This chapter begins by talking about ambivalence. "In our young lives love and fear were as intimately blended as with scotch and soda." Family life was a rollercoaster ride. Through young innocent eyes this was our normal- this was our world as we knew it. "We learned to deny,minimise, exaggerate, and in time we came to resent and rage against life itself."

I recall, getting into my teens, on my pushbike riidin gon my own and crying out- its not fair, its not fear. It was both those things, with anger as well- simmering rage. Even Sunday's were not sacrosanct. I recall waiting for our Sunday dinner which was roast mutton. By the time our visitors had packed up and gone home the roast was hard and the size of my fist.

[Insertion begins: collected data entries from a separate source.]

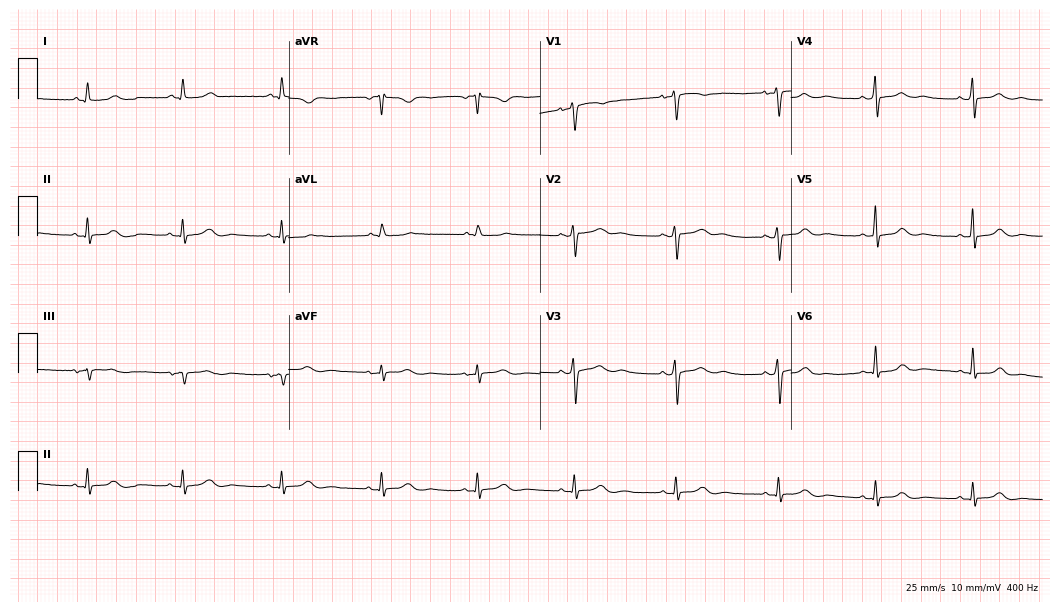
Standard 12-lead ECG recorded from a female patient, 49 years old (10.2-second recording at 400 Hz). Read as a normal ECG.
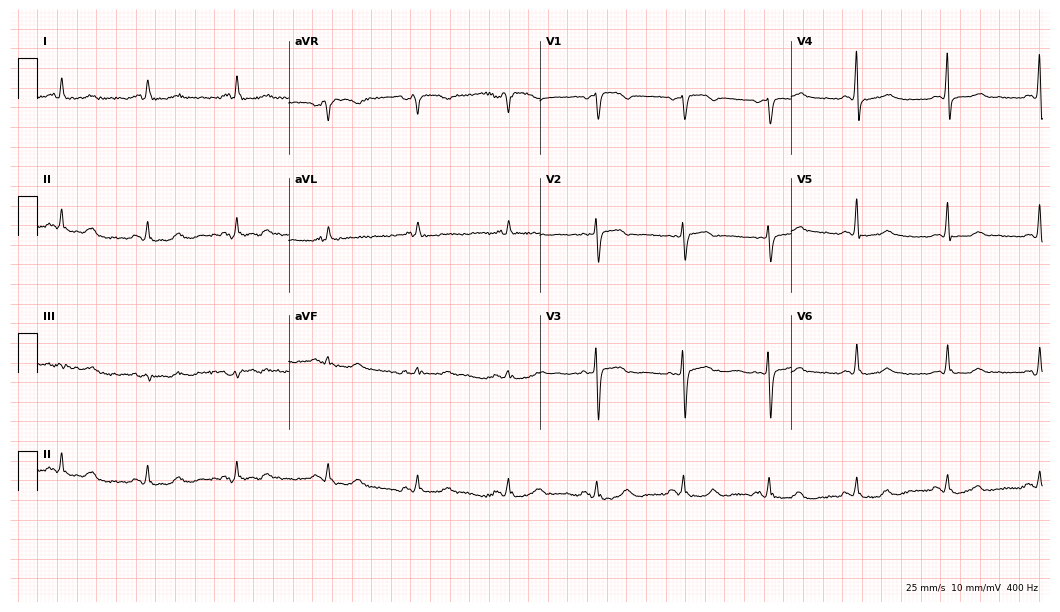
12-lead ECG from a 66-year-old female. Labelled as a normal ECG.
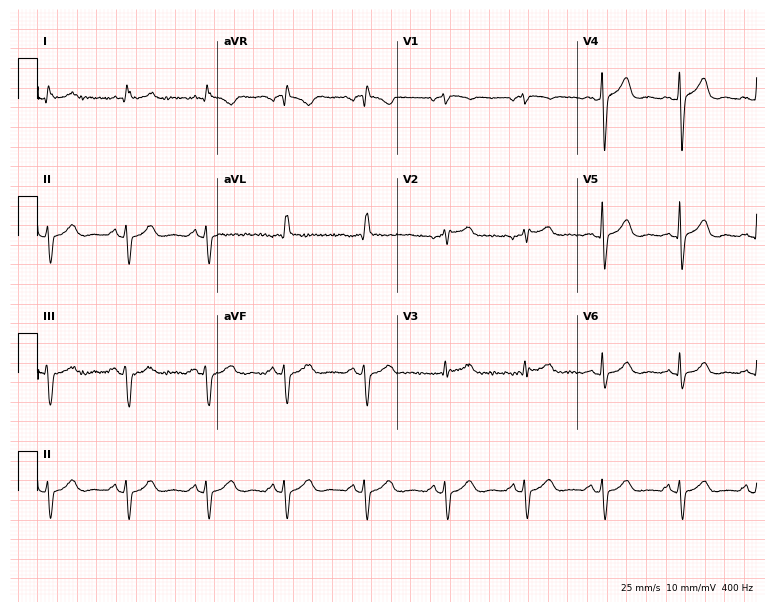
Resting 12-lead electrocardiogram (7.3-second recording at 400 Hz). Patient: a man, 63 years old. None of these six findings is recorded: first-degree AV block, right bundle branch block, left bundle branch block, sinus bradycardia, atrial fibrillation, sinus tachycardia.
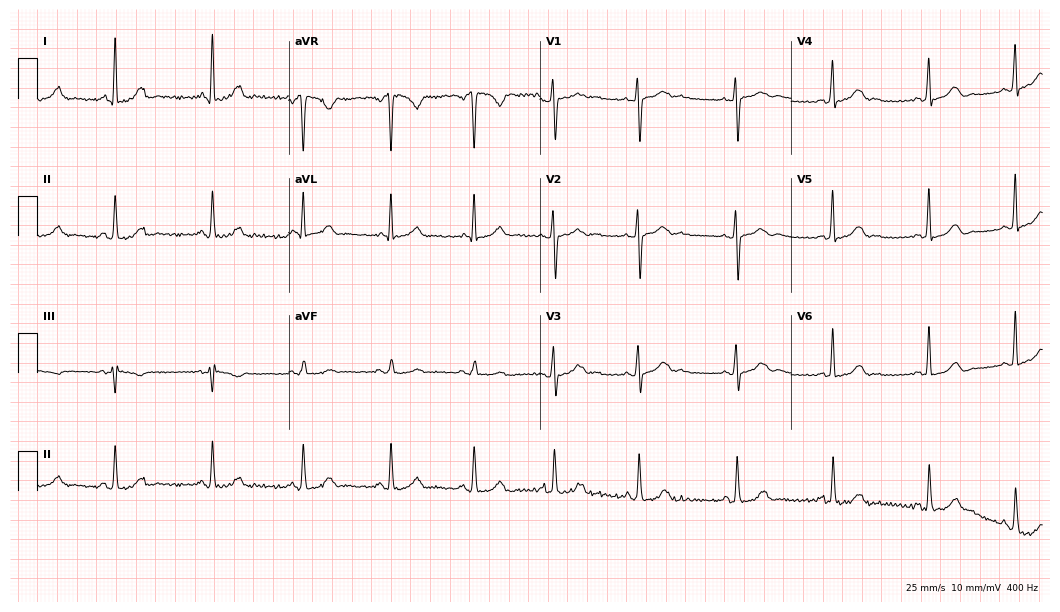
Electrocardiogram (10.2-second recording at 400 Hz), a female patient, 42 years old. Overall reading on record: normal ECG.

thereafter, if there was n't food on the table i would make potato fritters on the coal range- using the mutton fat to fry them in...no-one seemed to mind, or even notice. I think now- that they- the adults- were in a world of their own, every much as we were. 

The sun is going down, over snowy mountains... a friend and i biked out towards the settlement where i grew up. very much changed today. There is a flaming great lake now where the river used to be. But it bought back memories- swarms of them- both good and bad...

...the key, for me, was that I was no longer alone...no longer drifting into the abyss of nowhereness...

thanks for the share...

-D.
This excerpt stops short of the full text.